In electromagnetism, the cross product is used to determine the force exerted by a magnetic field on a current-carrying wire. This force is calculated by \( \mathbf{F} = I(\Delta \bold{l} \times \mathbf{B}) \), where \( I \) is the current, \( \Delta \bold{l} \) is a vector representing a segment of the wire, and \( \mathbf{B} \) is the magnetic field.

Understanding the cross product helps us predict the direction and magnitude of forces in magnetic fields, serving as a cornerstone in mechanical and electrical engineering.

Dot product

The dot product, also known as the scalar product, is a fundamental operation in vector mathematics, producing a single scalar quantity from two vectors. Given vectors \( \mathbf{a} \) and \( \mathbf{b} \), their dot product is \( \mathbf{a} \cdot \mathbf{b} = |\mathbf{a}| |\mathbf{b}| \cos \theta \), where \( \theta \) is the angle between the vectors.

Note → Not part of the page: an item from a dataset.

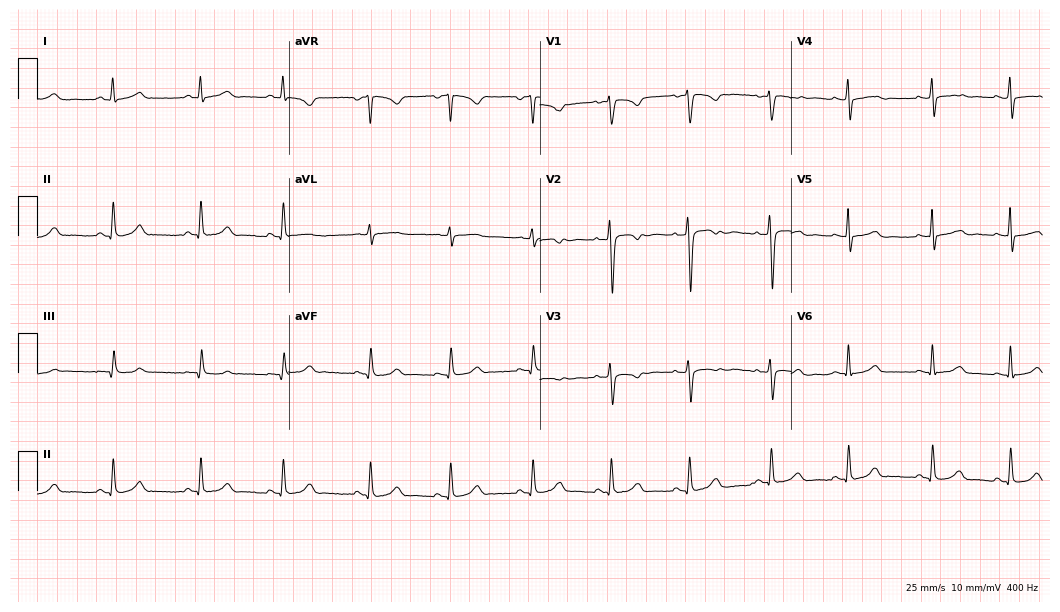
Electrocardiogram, a 31-year-old female. Of the six screened findings (first-degree AV block, right bundle branch block, left bundle branch block, sinus bradycardia, atrial fibrillation, sinus tachycardia), none is recorded. Other findings, if any, are not listed.

The dot product is especially useful in physics when calculating work, because it effectively measures the component of a force vector that moves an object along a displacement vector. This can be seen in electromagnetism when determining the differential work done by a magnetic field on a current-carrying wire, such as \( \bold{W} = \mathbf{F} \cdot \Delta \mathbf{l} \).

Understanding the dot product allows us to quantify how much of a vector quantity aligns or opposes another, offering crucial insights when analyzing forces and energy in physical systems.